Opportunities Created By Incorporating
- The first $500,000 of active business income attracts the small business deduction (SBD). The sharing of a SBD may yield little advantage for associated companies or large partnerships. Sole practitioners' corporations and small firms retaining after-tax funds benefit the most.
- Tax instalments are not paid in the first year, thus improving cash flow.
- Accrued bonuses are deductible if paid within 179 days of year-end. Years ending September to December can bonus income to next tax year and reap additional deferral.
- Remuneration may be salary or dividends. Only a professional (except the health care sector – see above) may be a shareholder or director (architects need hold only a majority of each class of shares or directorships); others cannot income-split via dividends or directors' fees, but may be employees and receive reasonable salaries.
- The corporation can expense more than two conventions, own group sickness and income maintenance policies and life insurance, set up a scholarship plan for employees' children, and contribute a retirement compensation arrangement (and withdraw funds when tax rates are lower).
- The $750,000 capital gains exemption may be claimed on sale or death (if there is no spousal rollover). The deemed disposition of shares, not assets, facilitates estate administration. A $10,000 death benefit is deductible if paid to the surviving spouse, to whom it is not taxable.

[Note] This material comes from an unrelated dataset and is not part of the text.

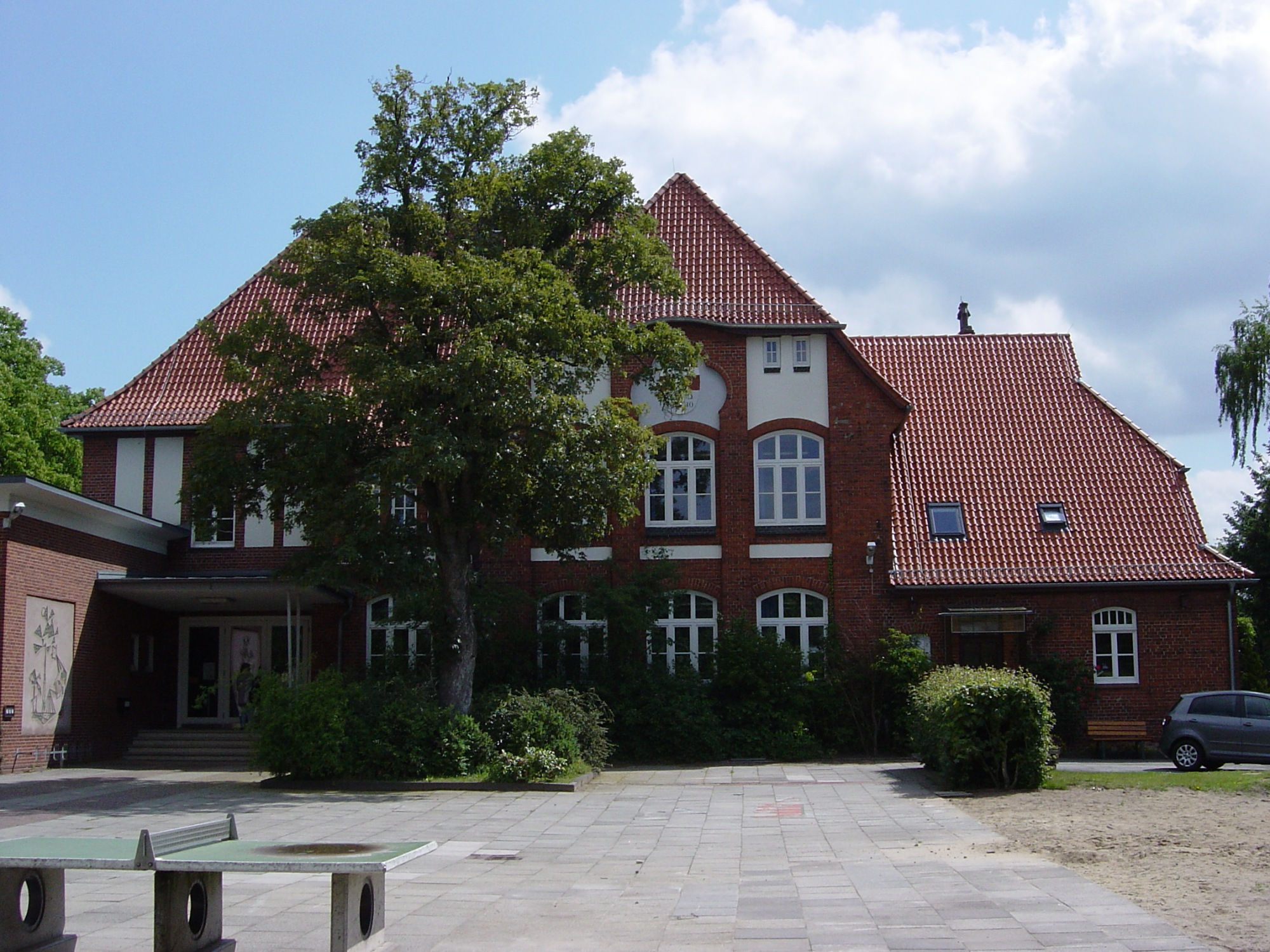 Grundschule Arbergen, Heisiusstr. 7, 28307 Bremen

- Limited liability exists except for professional malpractice (for example, a lease, a non-guaranteed bank loan, and trade payables). A professional's loans to the corporation can be secured.
Who Can Incorporate?
Members of the following professions are able to operate a professional corporation:
- Healthcare Practitioners: Audiologists, chiropodists including podiatrists, chiropractors, dental hygienists, dental surgeons, dental technologists, denturists, dieticians, massage therapists, medical laboratory technologists, medical radiation technologists, midwives, nurses, occupational therapists, opticians, optometrists, pharmacists, physicians and surgeons, physiotherapists, psychologists, speech language pathologists, and respiratory therapists under the Regulated Health Professions Act (responsibility of the Ministry of Health and Long-Term Care).
- Lawyers under the Law Society Act (responsibility of the Ministry of the Attorney General).
- Social workers and social service workers under the Social Work and Social Service Work Act (responsibility of the Ministry of Community and Social Services).
- Veterinarians under the Veterinarians Act (responsibility of the Ministry of Agriculture, Food and Rural Affairs).
Physicians & Dentists
The importance of incorporating is especially significant for those in the medical and dental professions. Currently, the spouses of doctors and dentists can subscribe to the shares of the professional corporation which would enable the successful application of income splitting.
As there is no limit on the amount of income that can be distributed through dividends, this income splitting is extremely advantageous as the medical and dental professionals can now split their income with their spouses resulting in less tax, thus increasing overall net cash flow. For example, as a result of incorporating and income splitting through dividends, the tax savings are approximately $32,000 on $250,000 of income, based on the dividends being split 50/50 between the spouses.